To do -
Restate the full listing word for word; images stay out of it.

Dataset content -
------------------------
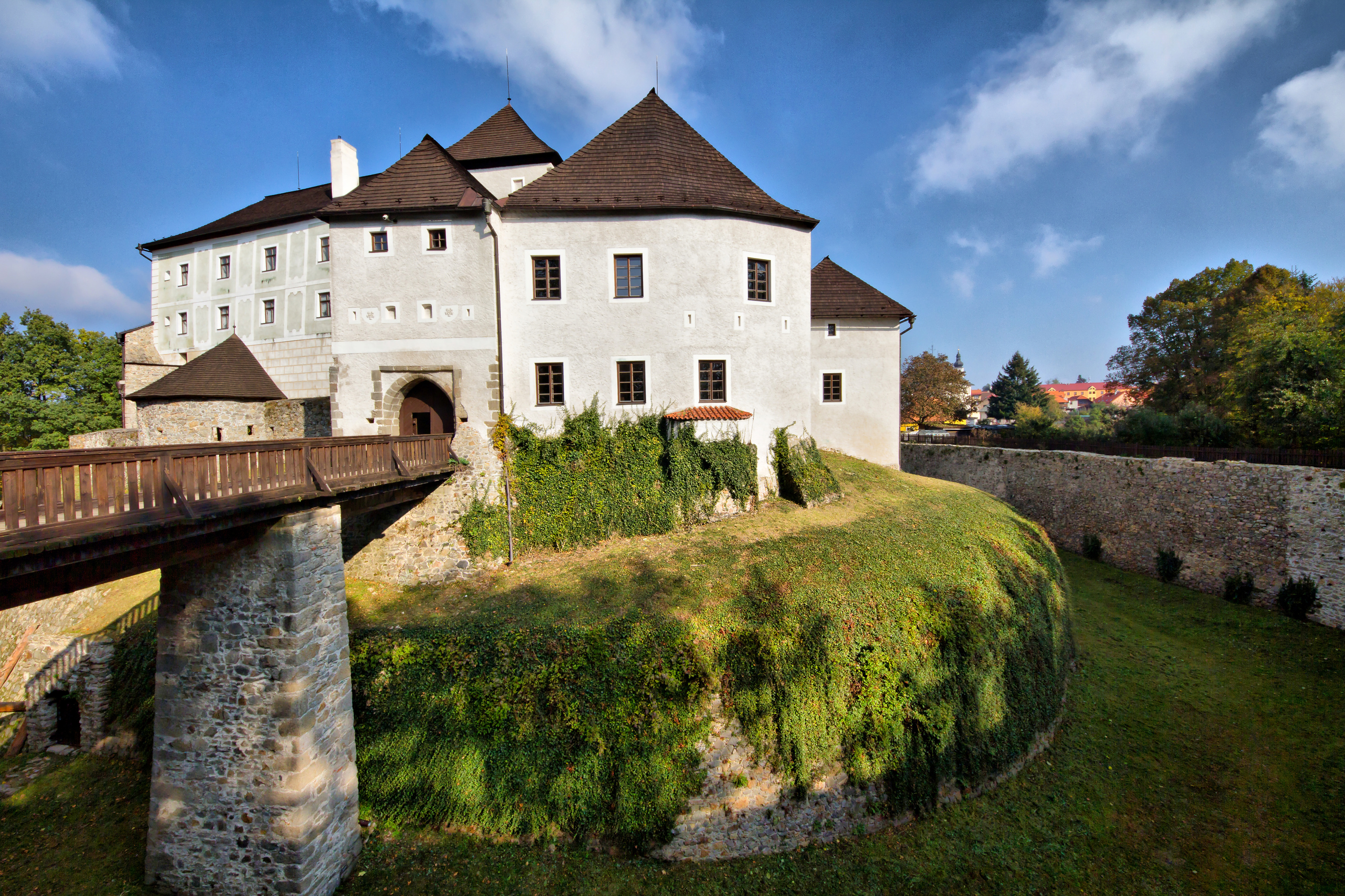 Starý zámek Nové Hrady, Nové Hrady 33, Nové Hrady.
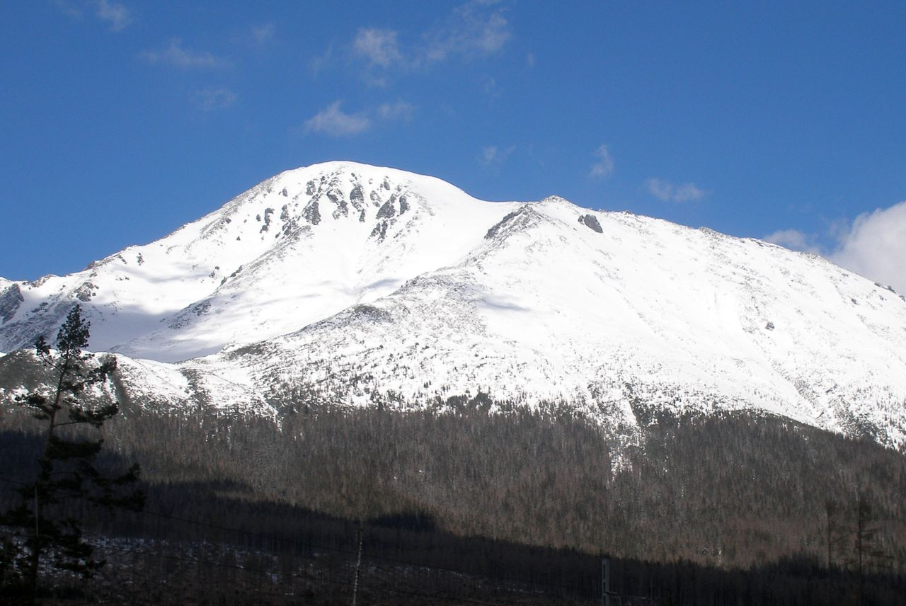 Pohľad z Tatranských Zrubov na masív Slavkovského štítu
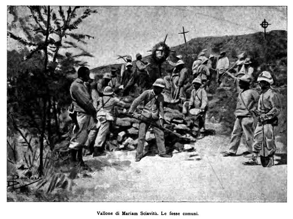 Vallone di Mariam Sciavitu. Le_fosse_communi (Adua battaglia)
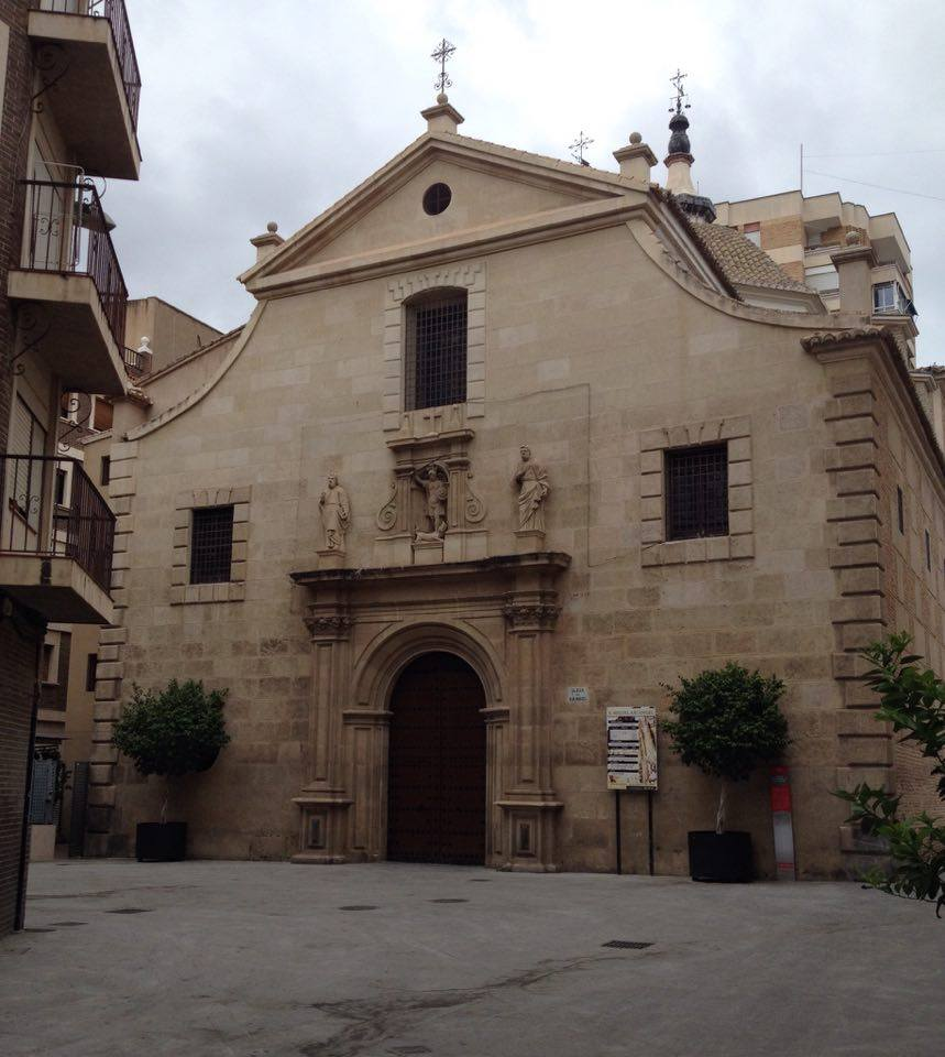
------------------------
Task answer -
 Starý zámek Nové Hrady, Nové Hrady 33, Nové Hrady.
 Pohľad z Tatranských Zrubov na masív Slavkovského štítu
 Vallone di Mariam Sciavitu. Le_fosse_communi (Adua battaglia)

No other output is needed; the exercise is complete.